» **What the task asks**: Return the data below exactly, please, but drop the pictures.

BEGIN Dataset extract

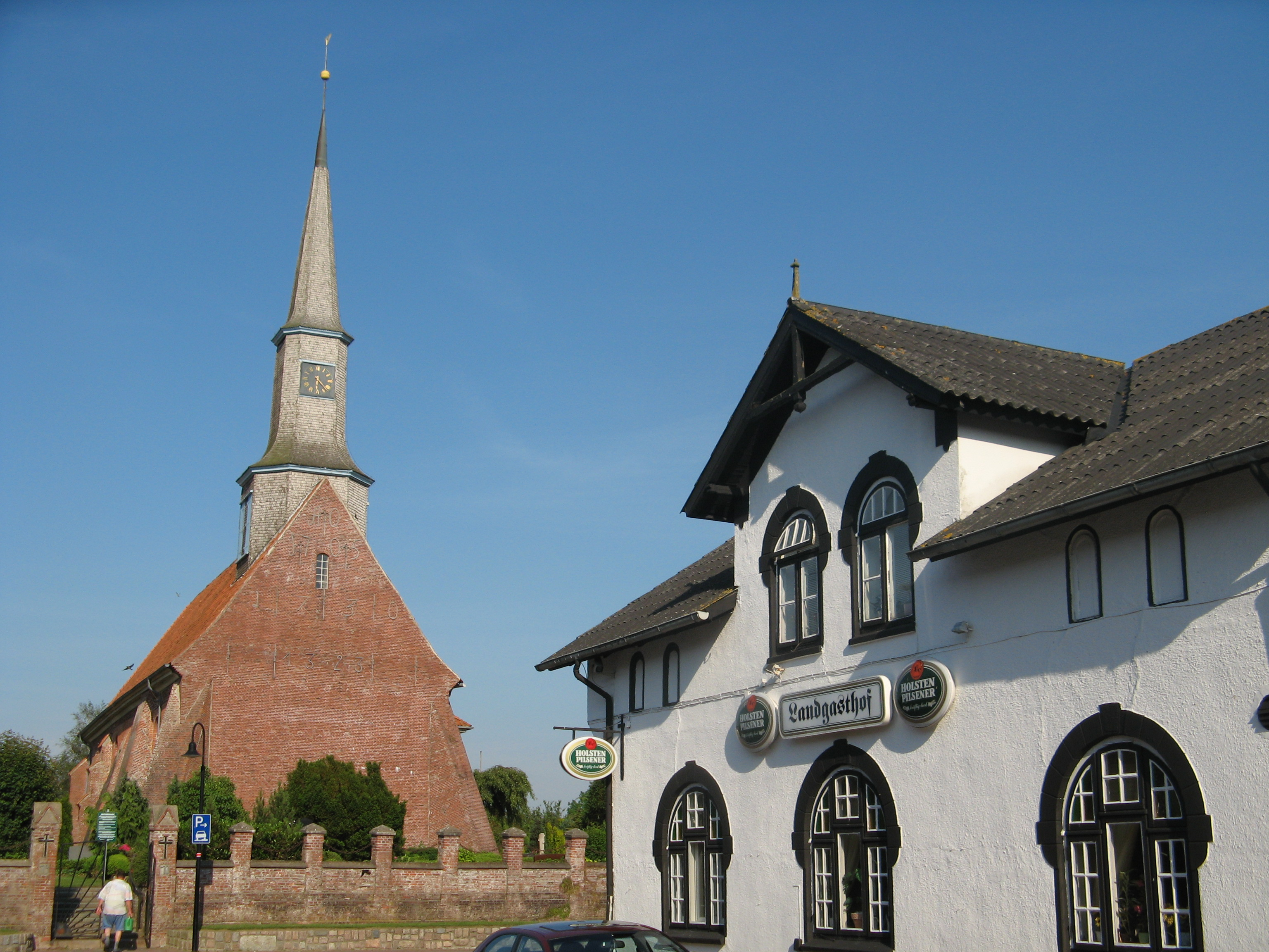 Neuenkirche Kirche und Gasthof im Ortszentrum
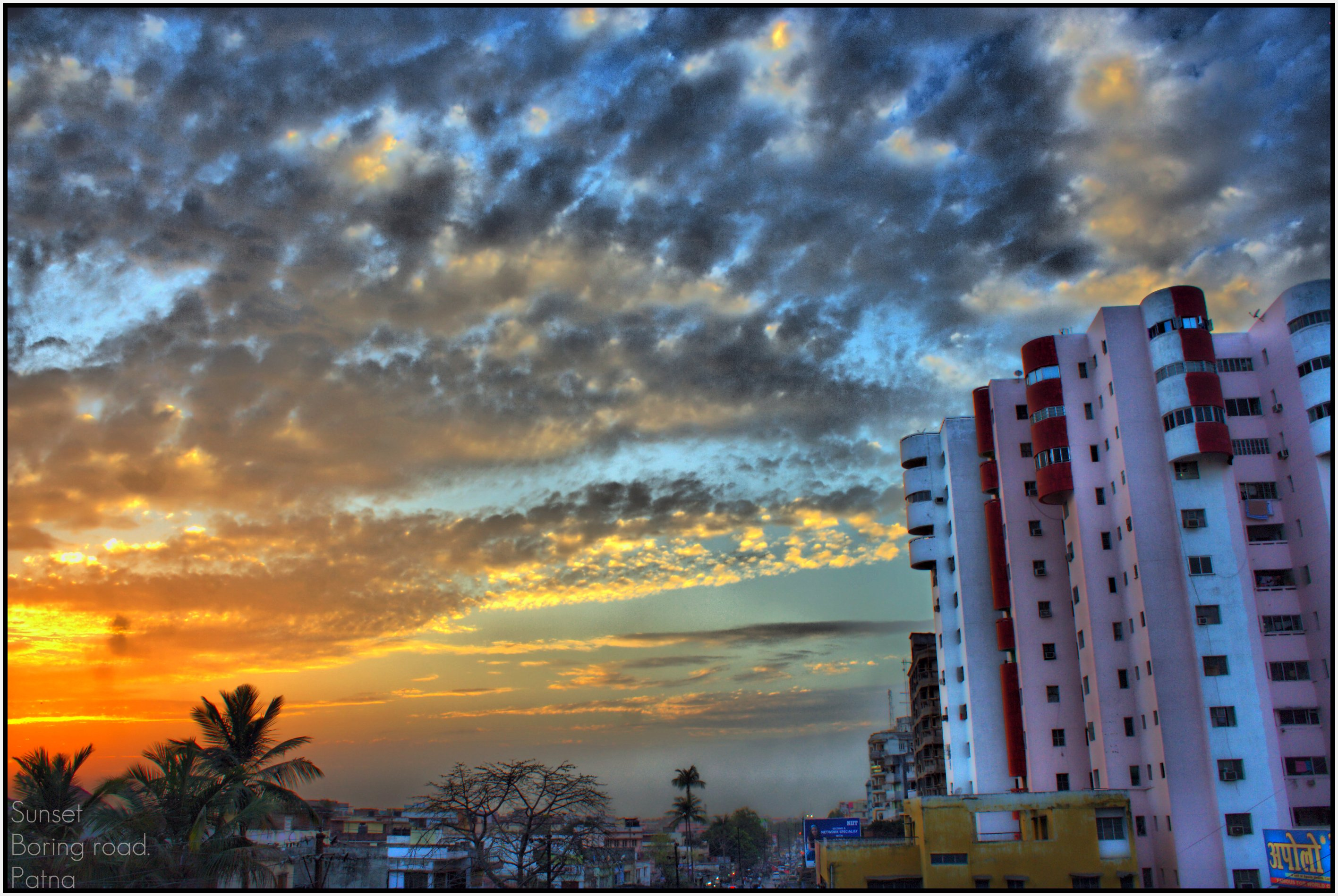 Boring road,Patna
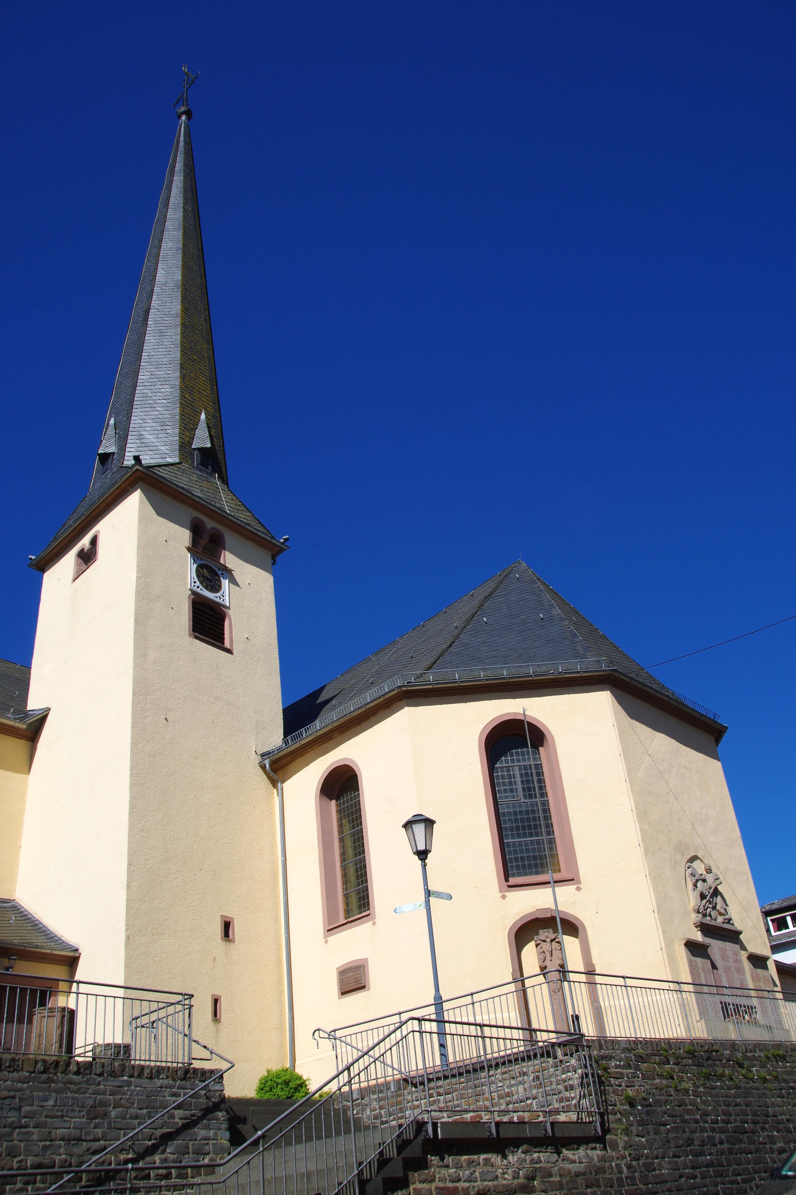 Waxweiler, Katholische Pfarrkirche St. Johannes Baptist, Außenansicht

END Dataset extract

» **Result of the task**:
 Neuenkirche Kirche und Gasthof im Ortszentrum
 Boring road,Patna
 Waxweiler, Katholische Pfarrkirche St. Johannes Baptist, Außenansicht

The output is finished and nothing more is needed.